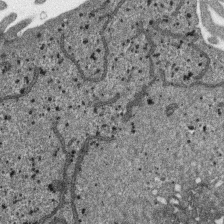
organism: Human
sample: Lung epithelial cells infected with SARS-CoV-2
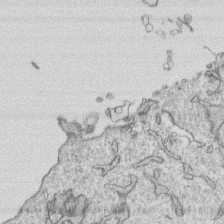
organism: Human
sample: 1205lu cells
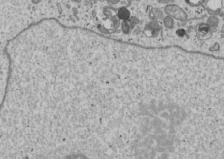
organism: Human
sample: Mitochondria in U2OS cells
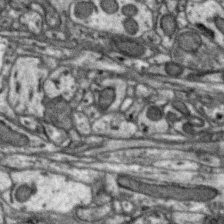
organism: Zebra finch
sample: Brain
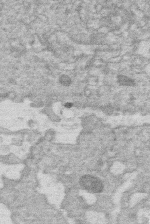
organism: Human
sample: Macrophage cells
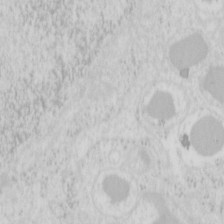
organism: Mouse
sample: Pancreas
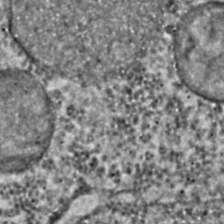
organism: C. elegans
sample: C. elegans embryo
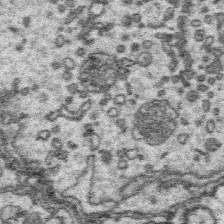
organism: Platynereis dumerilii
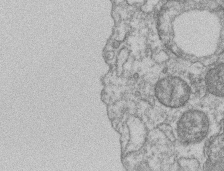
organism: Mouse
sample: T cell stromal cell synapse
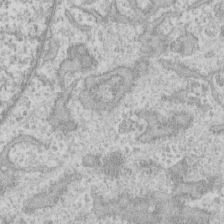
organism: Human
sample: CRL-1474
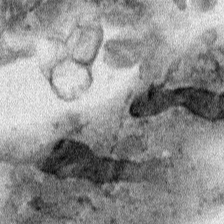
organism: Human
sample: Mitochondria in HCT116 cells
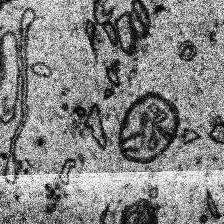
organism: Human
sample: Temporal Lobe
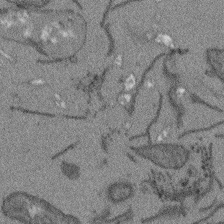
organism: Arabidopsis thaliana
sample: Root tip
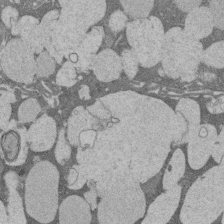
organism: Rat
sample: Salivary granule
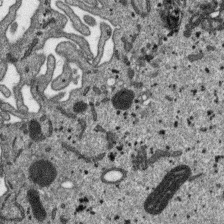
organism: Human
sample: Lung epithelial cells infected with SARS-CoV-2
------------
Your output should be exactly the lines of the records above from the one with "organism: Platynereis dumerilii" through the last, both ends included, with pictures excluded.

The answer:
organism: Platynereis dumerilii
organism: Mouse
sample: T cell stromal cell synapse
organism: Human
sample: CRL-1474
organism: Human
sample: Mitochondria in HCT116 cells
organism: Human
sample: Temporal Lobe
organism: Arabidopsis thaliana
sample: Root tip
organism: Rat
sample: Salivary granule
organism: Human
sample: Lung epithelial cells infected with SARS-CoV-2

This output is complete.